HCFA Presentation. John Whyte, MD, spoke about the
evaluation of new technologies. He provided an overview of the
process by which coverage decisions are made and urged the panel to
engage in a dialogue about how HCFA should use medical evidence to
make coverage decisions. He stated that the challenge for the Agency
was to determine when there is sufficient evidence to cover a new
technology. He stated that HCFA wants to be assured that the new
technology is safe, effective, benefits outweigh risks, there is
evidence of improved outcomes, and has added value. Regarding the
issue of costs, he indicated that there are many aspects to costs,
both opportunity and additive costs. He concluded by stating that
Medicare covers those items that are reasonable and necessary for
the improvement of the lives of the beneficiaries and he encouraged
the committee to engage in a dialogue on these issues.

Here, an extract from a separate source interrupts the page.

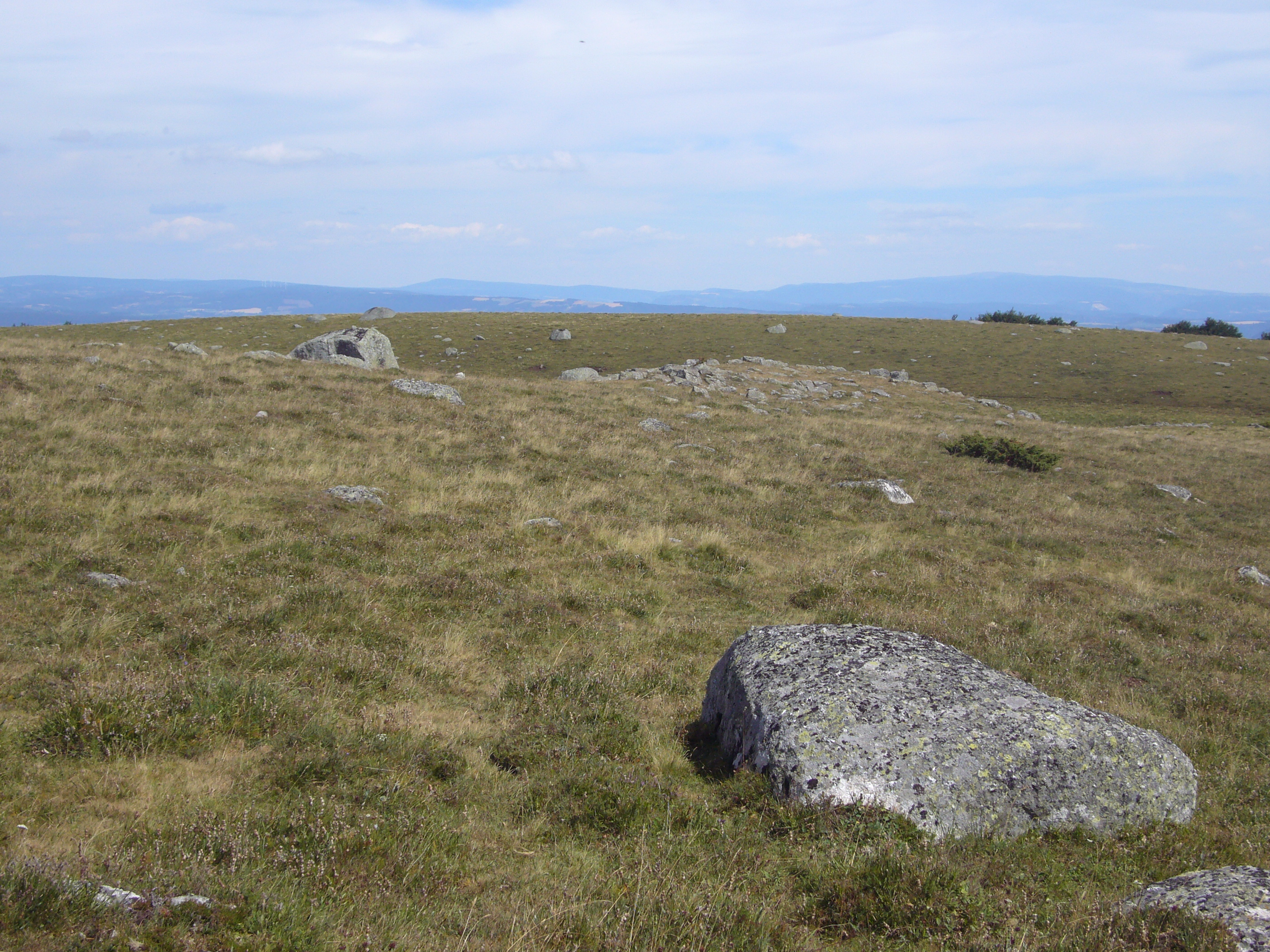 Montagne de Rabios (Aubrac, Massif central, France). Plateau sommital (altitude de 1330 à 1350 m).

Motions, Discussions and Recommendations –Levels of Evidence.
The committee voted regarding the following motions as they
related to the discussion of levels of medical evidence. A quorum of
12 voting members was present, no member was recused from
participation due to conflicts of interest:
On the first motion, HCFA should develop a tutorial in order to
educate MCAC members on how to evaluate medical evidence, this
motion was tabled by a vote of 9 in favor and 3 opposed. The motion
was tabled so that the second motion may be considered.
On the second motion, the EC should offer advice to HCFA on a
structured approach used to assemble medical evidence on which the
MCAC medical specialty panels would make their deliberations, the
motion carried by a unanimous vote, all were in favor.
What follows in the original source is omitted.